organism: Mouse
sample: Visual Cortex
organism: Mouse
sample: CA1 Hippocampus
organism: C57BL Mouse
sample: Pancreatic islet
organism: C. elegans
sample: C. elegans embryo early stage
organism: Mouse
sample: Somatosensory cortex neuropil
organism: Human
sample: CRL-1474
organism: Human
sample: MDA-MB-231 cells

- - -

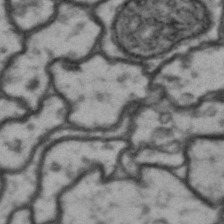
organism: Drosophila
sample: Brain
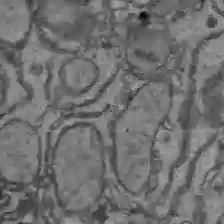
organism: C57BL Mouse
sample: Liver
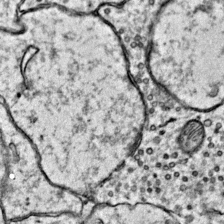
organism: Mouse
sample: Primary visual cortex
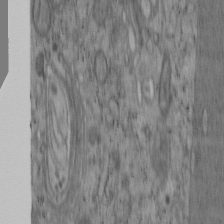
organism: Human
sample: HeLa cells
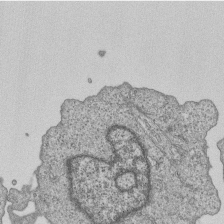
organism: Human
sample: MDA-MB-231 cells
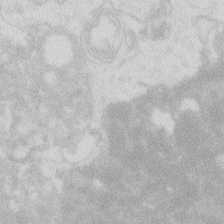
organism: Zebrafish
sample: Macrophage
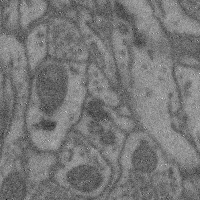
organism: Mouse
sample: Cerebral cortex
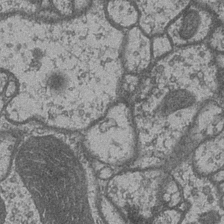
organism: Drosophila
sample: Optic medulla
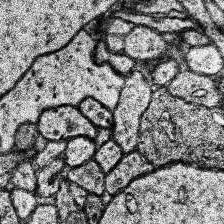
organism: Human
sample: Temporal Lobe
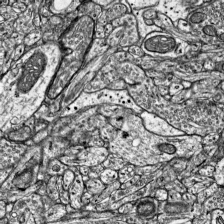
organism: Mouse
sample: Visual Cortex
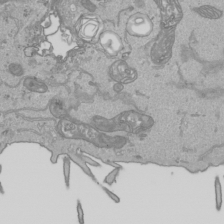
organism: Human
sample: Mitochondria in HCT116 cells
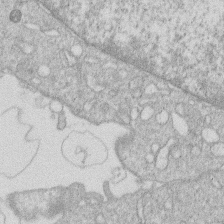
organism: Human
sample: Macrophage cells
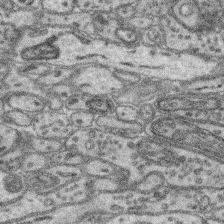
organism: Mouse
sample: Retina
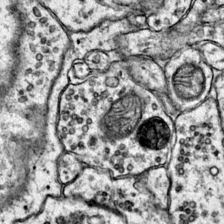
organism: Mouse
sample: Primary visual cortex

- - -

Show the lines of the entries that include the string "cells", copying each in full.

sample: MDA-MB-231 cells
sample: HeLa cells
sample: MDA-MB-231 cells
sample: Mitochondria in HCT116 cells
sample: Macrophage cells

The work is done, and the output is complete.